[SOLVED] Difference (?) of voltage not more than 2 volt ?

Thread Starter

vanderghast

Joined Jun 14, 2018
63
I have just observed how hard it is to come with a design of "absolute" value.

The pristine problem is to get a "simple" (less than 4 opamps ! ) solution which will light on a green LED if the difference between two rails is less than, say, 2 V. Evenbetter if the "2' is "adjustable" by design. I first thought that is was a piece of cake, but even with four standard op-amp (which unfortunately most behave as they do with negative voltage even if their low supplied voltage is the "ground", while some Analog Devices OpAmps claim to do otherwise, these failed to be ... "simple" and commonly available in simulators) I have a hard time to come with a solution. Humble me! Here are the specs: with two rails which can be at +12V or -12V or absent (battery polarity inversed, or one is at an open circuit), light on a standard green LED (can use a reliable available source at an unspecified voltage, independently of the rails source... else, how can you light on a LED with no power at all? ) if the difference of voltage ( what is a voltage if not a difference ? ) between the two rails is less then 2.5 to 2 volt (absolute value, that is). I have spent too much time trying to solve that apparent simple riddle that I resolved ... to post the question here. Once again, humble me with a "simple" solution. TINA (Texas Instruments) or LTspice (Analog Devices) circuit simulation really appreciated, with triangular rails variations for -12V to +12V (different non congruent frequency) appreciated, but any insight thought of "old timer" not deprecated either (and doubly appreciated, in truth). With respect dues, after all, that sounds so simple that I have a strong feeling that I miss something so elementary... Thanks in advance.
 

MrChips

Joined Oct 2, 2009
26,790
Here are hopefully some helpful tips in posting a question.

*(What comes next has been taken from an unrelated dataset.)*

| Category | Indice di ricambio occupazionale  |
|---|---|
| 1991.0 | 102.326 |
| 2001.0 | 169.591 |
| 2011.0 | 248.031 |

1) It is difficult to read such a long paragraph with no line or paragraph breaks.
2) Sometimes less is more. Try to state the problem in concise sentences.
3) A picture is worth a thousand words. It would be better to describe your circuit with a circuit diagram.
4) Establish the specifications of the circuit using a table showing voltages.

Now for some tips on the technical details.

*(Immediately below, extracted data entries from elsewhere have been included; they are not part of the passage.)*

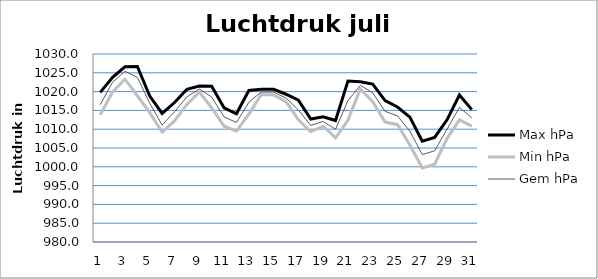
| Category | Max hPa | Min hPa | Gem hPa |
|---|---|---|---|
| 0 | 1019.8 | 1013.8 | 1016.5 |
| 1 | 1023.8 | 1019.9 | 1022.5 |
| 2 | 1026.6 | 1023.3 | 1025.4 |
| 3 | 1026.7 | 1018.9 | 1023.8 |
| 4 | 1018.8 | 1014.4 | 1016.9 |
| 5 | 1014.2 | 1009.2 | 1011.1 |
| 6 | 1017.1 | 1012.2 | 1014.65 |
| 7 | 1020.6 | 1016.6 | 1018.6 |
| 8 | 1021.5 | 1019.9 | 1020.7 |
| 9 | 1021.4 | 1015.7 | 1018.55 |
| 10 | 1015.7 | 1010.8 | 1013.25 |
| 11 | 1014.1 | 1009.5 | 1011.8 |
| 12 | 1020.3 | 1014 | 1017.15 |
| 13 | 1020.6 | 1019.2 | 1019.9 |
| 14 | 1020.6 | 1019.1 | 1019.85 |
| 15 | 1019.3 | 1017.3 | 1018.3 |
| 16 | 1017.7 | 1012.5 | 1015.1 |
| 17 | 1012.7 | 1009.3 | 1011 |
| 18 | 1013.3 | 1010.8 | 1012.05 |
| 19 | 1012.3 | 1007.7 | 1010 |
| 20 | 1022.8 | 1012.4 | 1017.6 |
| 21 | 1022.6 | 1020.7 | 1021.65 |
| 22 | 1022 | 1017.3 | 1019.65 |
| 23 | 1017.6 | 1011.9 | 1014.75 |
| 24 | 1015.9 | 1011.2 | 1013.55 |
| 25 | 1013.2 | 1005.8 | 1009.5 |
| 26 | 1006.8 | 999.7 | 1003.25 |
| 27 | 1007.8 | 1000.7 | 1004.25 |
| 28 | 1012.5 | 1007.5 | 1010 |
| 29 | 1019.1 | 1012.5 | 1015.8 |
| 30 | 1015.2 | 1010.8 | 1013 |

1) If all your voltages are positive, you don't need a negative supply. There are analog ICs that will work on single supply voltage.
2) It would be easier to use an analog comparator instead of an op-amp.
3) There is no such thing as exactly 2.0V. There is always noise in voltages. Hence you have to take into account some error margin, for example. 2.00 ± 0.05V.
4) Always allow for some hysteresis where the threshold voltage is different for increasing and decreasing voltages. If you don't have hysteresis then your output will oscillate.
 

LowQCab

Joined Nov 6, 2012
2,329
What You missed is stating the problem that You are trying to solve,
rather than presenting your attempts at solving that problem, as the problem.
What's broke ?
.
.
.
 

MrSalts

Joined Apr 2, 2020
2,060
Here are hopefully some helpful tips in posting a question.

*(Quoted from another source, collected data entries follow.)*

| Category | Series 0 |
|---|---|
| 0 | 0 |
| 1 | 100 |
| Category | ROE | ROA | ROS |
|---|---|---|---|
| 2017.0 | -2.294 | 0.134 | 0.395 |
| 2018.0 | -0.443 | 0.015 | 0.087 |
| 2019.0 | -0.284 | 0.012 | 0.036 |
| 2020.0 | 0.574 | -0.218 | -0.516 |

1) It is difficult to read such a long paragraph with no line or paragraph breaks.
2) Sometimes less is more. Try to state the problem in concise sentences.
3) A picture is worth a thousand words. It would be better to describe your circuit with a circuit diagram.
4) Establish the specifications of the circuit using a table showing voltages.

Now for some tips on the technical details.

1) If all your voltages are positive, you don't need a negative supply. There are analog ICs that will work on single supply voltage.
2) It would be easier to use an analog comparator instead of an op-amp.
3) There is no such thing as exactly 2.0V. There is always noise in voltages. Hence you have to take into account some error margin, for example. 2.00 ± 0.05V.
4) Always allow for some hysteresis where the threshold voltage is different for increasing and decreasing voltages. If you don't have hysteresis then your output will oscillate.
The problem is easier if bipolar supply rails are used so you don't need to bias with a virtual ground to know when rail A is a higher voltage than rail B and when rail B is higher than rail A.
 

Thread Starter

vanderghast

Joined Jun 14, 2018
63
The problem is easier if bipolar supply rails are used so you don't need to bias with a virtual ground to know when rail A is a higher voltage than rail B and when rail B is higher than rail A.
That makes perfect sense and acceptable in the specific context. And indeed, that setting allows a much simpler circuit!
 

Thread Starter

vanderghast

Joined Jun 14, 2018
63
Here are hopefully some helpful tips in posting a question.

1) It is difficult to read such a long paragraph with no line or paragraph breaks.
2) Sometimes less is more. Try to state the problem in concise sentences.
3) A picture is worth a thousand words. It would be better to describe your circuit with a circuit diagram.
4) Establish the specifications of the circuit using a table showing voltages.

Now for some tips on the technical details.

1) If all your voltages are positive, you don't need a negative supply. There are analog ICs that will work on single supply voltage.
2) It would be easier to use an analog comparator instead of an op-amp.
3) There is no such thing as exactly 2.0V. There is always noise in voltages. Hence you have to take into account some error margin, for example. 2.00 ± 0.05V.
4) Always allow for some hysteresis where the threshold voltage is different for increasing and decreasing voltages. If you don't have hysteresis then your output will oscillate.
Definitively, the missing context seems important. The intended use is to signal that a voltage is becoming too high to plug a given component between the two rails. So the exact crossover at 2V is not of importance.

Post #4 just gave me a new idea about how to simplify greatly the circuit.

Thanks for your time, I consider the problem solved, practically.
 

Thread Starter

vanderghast

Joined Jun 14, 2018
63
What You missed is stating the problem that You are trying to solve,
rather than presenting your attempts at solving that problem, as the problem.
What's broke ?
.
.
.
The main problem was due to the possibility of negative voltage at any of the two rails.

So following along with the suggestion of post #4, that should allow me to produce a much simpler solution.

I consider the problem solved, for all practical ends. Thanks for your help.